Мать принесла книгу Льва Аннинского. Сначала, по случайности, начал читать про Есенина. Сейчас - устав от сентиментального романчика, обернутого в мишуру детектива и мистики, - открыл статью о Маяковском. С удивлением узнал строки-слова-вервия первого абзаца: они попадались мне на олимпиаде. Господи! Если бы я это знал тогда!
Впрочем, бульварная литература годится не только для создания контраста, но и для возбуждения благословенной деятельной злости. В какой-то момент, пресытившись всем этим дерьмом, держа в уме тех, кто сияет путеводной звездой, начинаешь писать сам.
Жаль только, что подобная бессознательная злость - даже, наверное, ревность: мол, почему ты столько пишешь, столько получаешь за это, когда он! он - мертв? - не в состоянии дать необходимых сил для написания первого предложения. Вероятно, я не окажусь далеко от истины, если предположу, что эта злость мало того, что бессознательная, так еще и бессодержательная. Содержание должно идти не от внешнего раздражения, но от внутреннего оголенного нерва. Или, как заметила Надежда Яковлевна, тема должна прийти сама - ведь это явление, а не рациональный замысел. И, сокрее всего, явление из глубин, из чего-то древнего, чего-то слишком естественного, чтобы быть понятым на рациональном уровне. Борьба с энтропией - это не тема и даже не цель. Энтропия - не оголяет человеческий нерв, нет, это просто внешнее условие. А вот внутренняя невозможность определиться - да. Определение с добром, со злом, со своим местом и именем в этом мире - вот что заложено, на мой взгляд в человеке; мы сами определяем свою судьбу и себя в мире - не эвфемерные и неоднозначные понятия, придуманные такими же, как мы.

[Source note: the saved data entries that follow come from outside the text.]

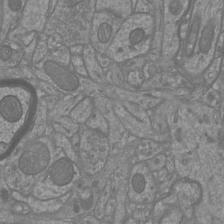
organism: Mouse
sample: Cortical neurons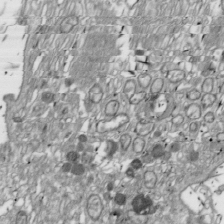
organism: Drosophila
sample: Cell division; meiosis; drosophila spermatocytes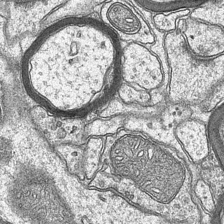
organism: Mouse
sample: CA1 Hippocampus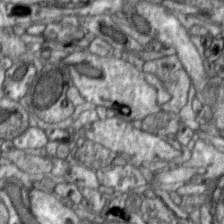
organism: Zebra finch
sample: Brain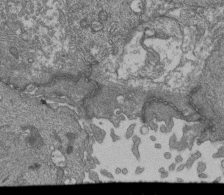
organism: Human
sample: Retinal organoid Rod and Cone cells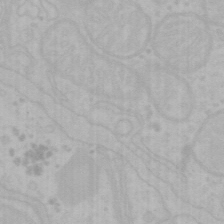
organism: Mouse
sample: Choroid plexus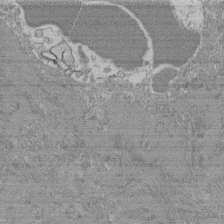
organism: Mouse
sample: Glomerulus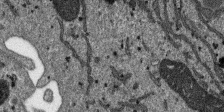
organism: Human
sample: Lung epithelial cells infected with SARS-CoV-2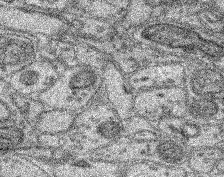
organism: Mouse
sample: Retina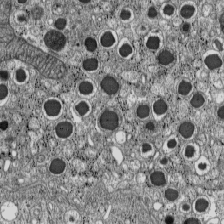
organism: C57BL Mouse
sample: Pancreatic islet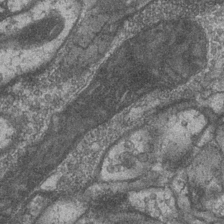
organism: Drosophila
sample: Optic medulla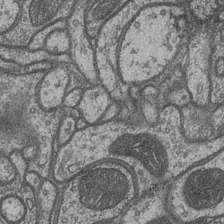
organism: Drosophila
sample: Optic medulla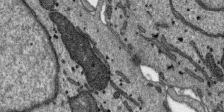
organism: Human
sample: Lung epithelial cells, uninfected (mock) control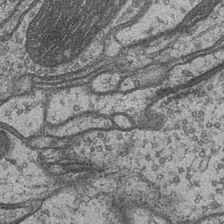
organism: Drosophila
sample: Optic medulla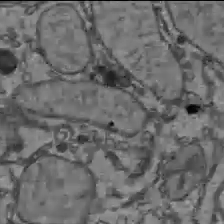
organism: C57BL Mouse
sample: Liver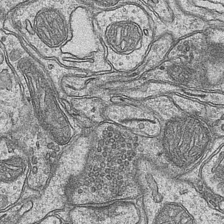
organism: Mouse
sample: CA1 Hippocampus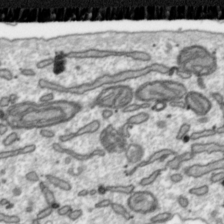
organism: Toxoplasma gondii
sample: Parasites in a vacuole inside a host cell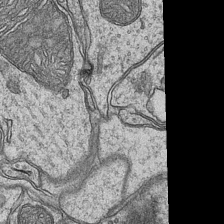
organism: Mouse
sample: CA1 Hippocampus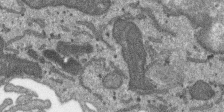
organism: Human
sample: Lung epithelial cells infected with SARS-CoV-2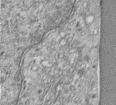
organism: Human
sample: Centriole in RPE cells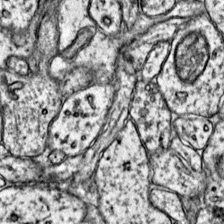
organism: Mouse
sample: Primary visual cortex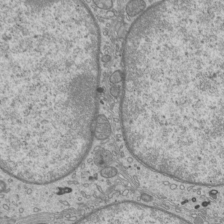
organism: Mouse
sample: Cilia; mouse epididymis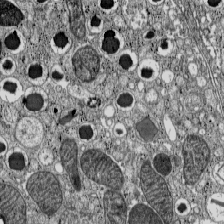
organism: C57BL Mouse
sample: Pancreatic islet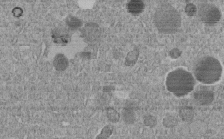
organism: C. elegans
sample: C. elegans embryo early stage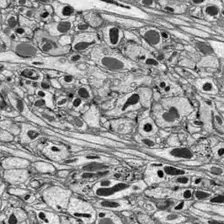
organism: Drosophila
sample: Optic lobe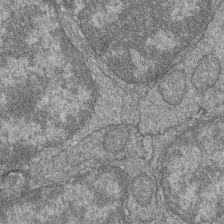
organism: Zebrafish
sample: Cilia; retinal pigment epithelium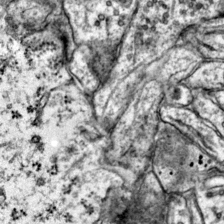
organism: Mouse
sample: Primary visual cortex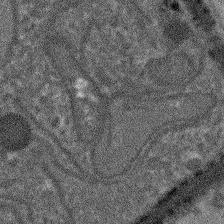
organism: Arabidopsis thaliana
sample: Root tip

Мы - нет, уместнее сказать - я с великой чуткостью откликаюсь на мельчайшие колебания мнений обо мне, с такой чуткостью, что мне даже стыдно это признавать. Я всегда хотел, желал быть человеком свободным от всего этого дерьма. Не носить галстук, если на то уж пошло, не работать с восьми до шести; быть свободным и жить настоящим. Не думать о том, что если я скажу что-то не так, то испорчу с кем-нибудь отношения, а этот человек мог бы быть полезен и бла-бла-бла. Просто быть тем, кто я есть на самом деле. И даже, наверное, не думать о чувствах других, а делать и говорить то, что считаю правильным и честным. Можно называть это самодостаточностью, но я назову это более широким словом - "свобода".
И мне больно от этого, потому что такая свобода - это тоже смерть.